# Data Science in eCommerce — Part 3

### Summary Statistics

Let’s take a closer look at the summary statistics of out transformed data set. It will reveal some interesting information:

In this article, we will focus on the two variables: conversions and path length.

- Conversions

It has a mean of 9.8 but a standard deviation of 125.8. This looks quite suspicious. Box plot confirms distribution of the values — majority of the observations has number of conversions equal to 1 or 2 (read more about quartiles and box plot).

Number of observations (1,851) and the maximum value in the set (4,062) provides some clues. Let’s visualise this data:

Look at the distribution of the values points into Pareto distribution. It gives us a hint about the use of the 80/20 rule know as Pareto principle. In above case we can translate into the following statement: *‘Majority of the conversions comes from the limited number of customer paths’.*Definitely worth a further exploration.

2. Path Length

It has a mean of 7.6 and standard deviation of 6.1. Maximum value of 161 may indicate outliers. Box plot and distribution plot will help to understand distribution.

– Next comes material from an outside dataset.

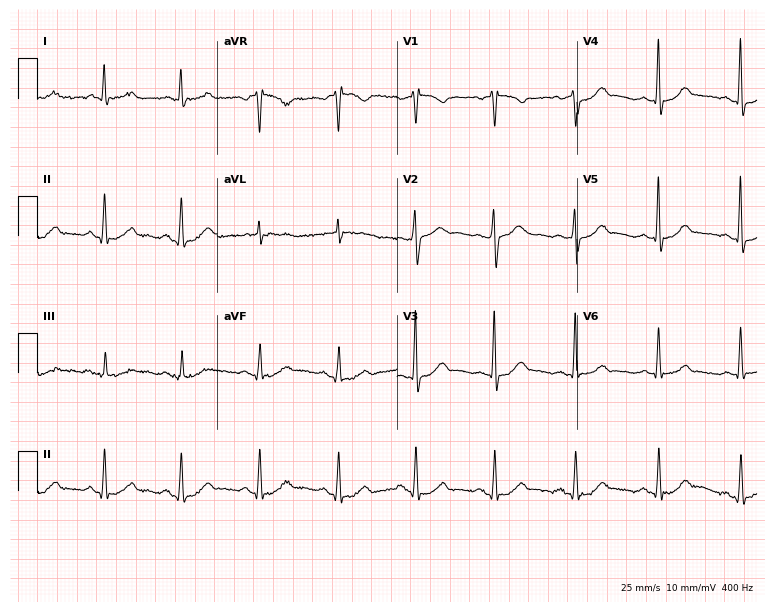
12-lead ECG from a 43-year-old female patient (7.3-second recording at 400 Hz). No first-degree AV block, right bundle branch block (RBBB), left bundle branch block (LBBB), sinus bradycardia, atrial fibrillation (AF) or sinus tachycardia recorded for this tracing. Findings outside these six are not listed.
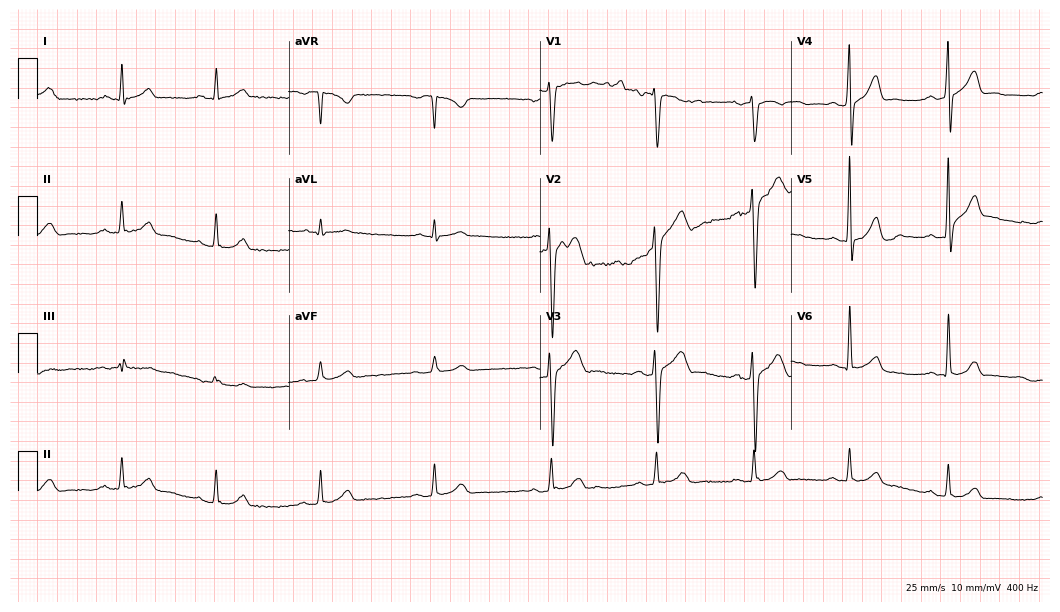
12-lead ECG from a man, 31 years old. No first-degree AV block, right bundle branch block, left bundle branch block, sinus bradycardia, atrial fibrillation or sinus tachycardia recorded for this tracing.

Again, we have a case of Pareto distribution. More properties of this type of distribution will be shown in the next part.

Some business takeouts:

- Disparity in the number of conversions: some paths had 4,062 conversions while 75% of all paths had only up to two conversions. We may want to take a closer look at those outliers to understand where bulk of conversions takes place.
- 50% of observations has a path length equal or shorter to 6 touchpoints,
- 75% of observations has a path length equal or shorter to 9 touchpoints,
- There some some outliers skewing the summary statistics — observations with up to 161 touchpoints to conversion.